Why is Occupation a Factor?


Awareness of who uses your employment history or current occupation to evaluate your credit or insurance worthiness will help with understanding the reasons for an evaluation based on occupation. Credit card companies, mortgage and auto-loan lenders, and even debt collectors take your occupation into account when assessing your credit worthiness.

Your occupation is one component of a scoring rubric purposed to give an outlook on your steadiness as consumer. In the credit industry the perusal of your employment history and occupational status is more straight forward, as it determines availability of funds.

Offensive or not, your occupation and employment history are also used, even within the credit and loan industry, to determine your level of personal responsibility or propensity to take risk. The basis of evaluation on responsibility figures in with the idea of financial risk equating to driving risk.

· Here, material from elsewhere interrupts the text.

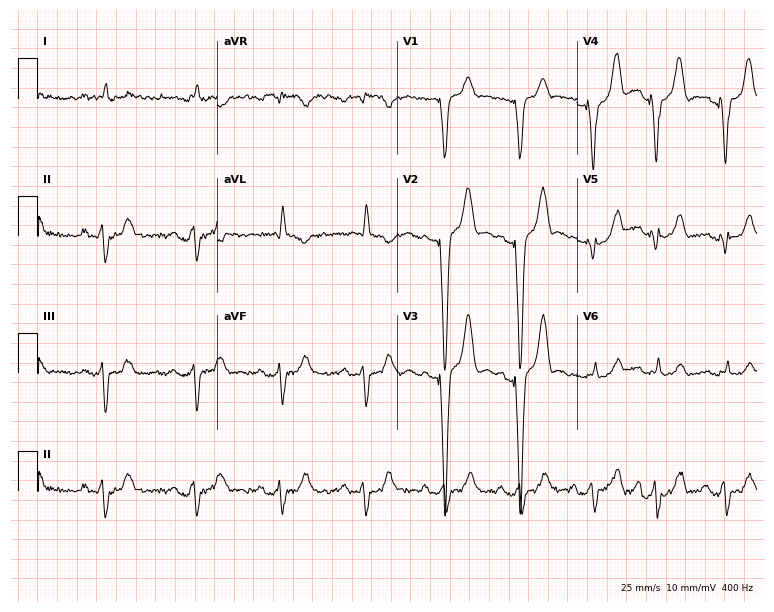
12-lead ECG from a female patient, 56 years old. No first-degree AV block, right bundle branch block, left bundle branch block, sinus bradycardia, atrial fibrillation or sinus tachycardia recorded for this tracing. Findings outside these six are not listed.

Minimized Risk Equals Maximized Profit


Insurance companies are in business to make money. Any successful business will minimize expenditure while increasing profit. This is simple math. The sure-fire way for any insurance company to profit is to minimize risk as much as possible.

If your occupation as a garbage collector doesn’t reflect the potential you had as the son of a wealthy business tycoon then you may be considered careless and therefore a risk. But it’s not all about the money or personal patterns of irresponsibility.

There are differing opinions on that question. While some experts support using occupation as an evaluating factor on the premise that it is brutal but fair, other experts are expressing that other factors, such as uncontrollable circumstances, should be given more credence in the rate evaluation process.